Provided information
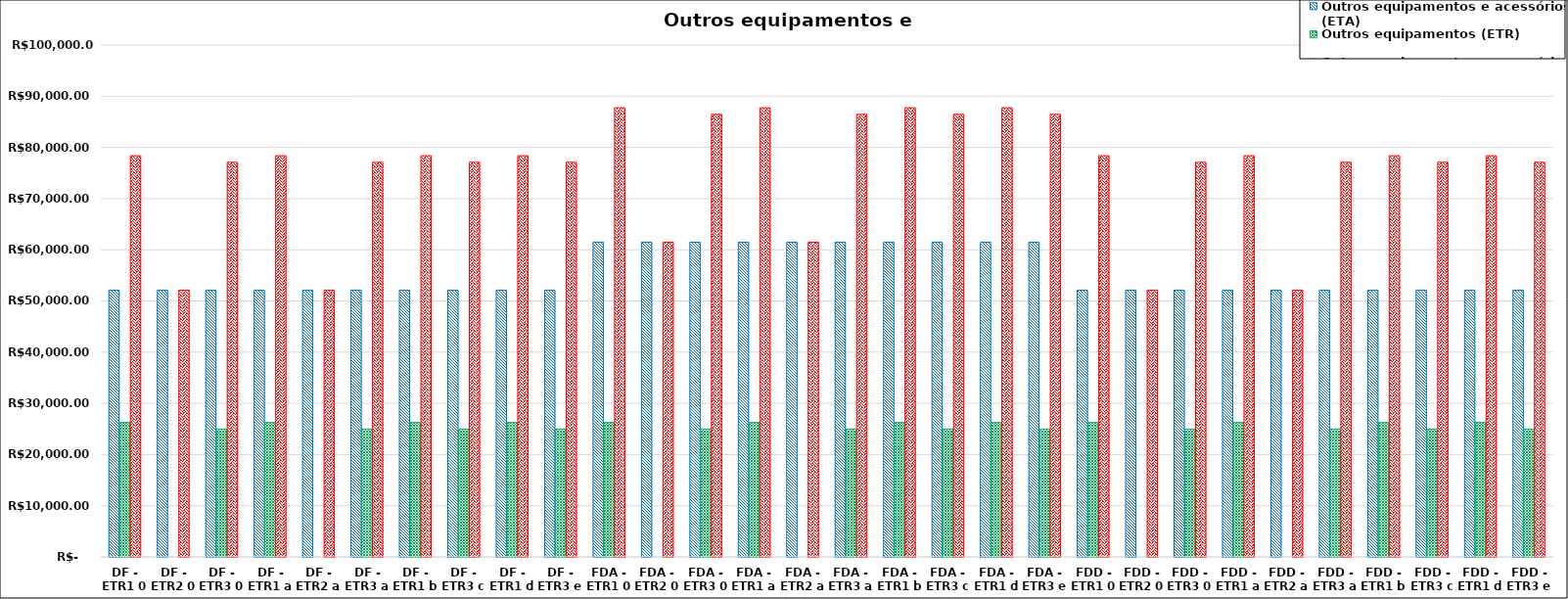
| Category | Outros equipamentos e acessórios (ETA) | Outros equipamentos (ETR) | Outros equipamentos e acessórios (total) |
|---|---|---|---|
| DF - ETR1 0 | 52115.45 | 26256.23 | 78371.68 |
| DF - ETR2 0 | 52115.45 | 0 | 52115.45 |
| DF - ETR3 0 | 52115.45 | 24977.93 | 77093.38 |
| DF - ETR1 a | 52115.45 | 26256.23 | 78371.68 |
| DF - ETR2 a | 52115.45 | 0 | 52115.45 |
| DF - ETR3 a | 52115.45 | 24977.93 | 77093.38 |
| DF - ETR1 b | 52115.45 | 26256.23 | 78371.68 |
| DF - ETR3 c | 52115.45 | 24977.93 | 77093.38 |
| DF - ETR1 d | 52115.45 | 26256.23 | 78371.68 |
| DF - ETR3 e | 52115.45 | 24977.93 | 77093.38 |
| FDA - ETR1 0 | 61479.63 | 26256.23 | 87735.86 |
| FDA - ETR2 0 | 61479.63 | 0 | 61479.63 |
| FDA - ETR3 0 | 61479.63 | 24977.93 | 86457.56 |
| FDA - ETR1 a | 61479.63 | 26256.23 | 87735.86 |
| FDA - ETR2 a | 61479.63 | 0 | 61479.63 |
| FDA - ETR3 a | 61479.63 | 24977.93 | 86457.56 |
| FDA - ETR1 b | 61479.63 | 26256.23 | 87735.86 |
| FDA - ETR3 c | 61479.63 | 24977.93 | 86457.56 |
| FDA - ETR1 d | 61479.63 | 26256.23 | 87735.86 |
| FDA - ETR3 e | 61479.63 | 24977.93 | 86457.56 |
| FDD - ETR1 0 | 52115.45 | 26256.23 | 78371.68 |
| FDD - ETR2 0 | 52115.45 | 0 | 52115.45 |
| FDD - ETR3 0 | 52115.45 | 24977.93 | 77093.38 |
| FDD - ETR1 a | 52115.45 | 26256.23 | 78371.68 |
| FDD - ETR2 a | 52115.45 | 0 | 52115.45 |
| FDD - ETR3 a | 52115.45 | 24977.93 | 77093.38 |
| FDD - ETR1 b | 52115.45 | 26256.23 | 78371.68 |
| FDD - ETR3 c | 52115.45 | 24977.93 | 77093.38 |
| FDD - ETR1 d | 52115.45 | 26256.23 | 78371.68 |
| FDD - ETR3 e | 52115.45 | 24977.93 | 77093.38 |

Exercise objective
Starting from the first line of the entries above, print each line exactly until the line containing "DF - ETR2 0" has been printed, and skip the pictures.

Response to this task
| Category | Outros equipamentos e acessórios (ETA) | Outros equipamentos (ETR) | Outros equipamentos e acessórios (total) |
|---|---|---|---|
| DF - ETR1 0 | 52115.45 | 26256.23 | 78371.68 |
| DF - ETR2 0 | 52115.45 | 0 | 52115.45 |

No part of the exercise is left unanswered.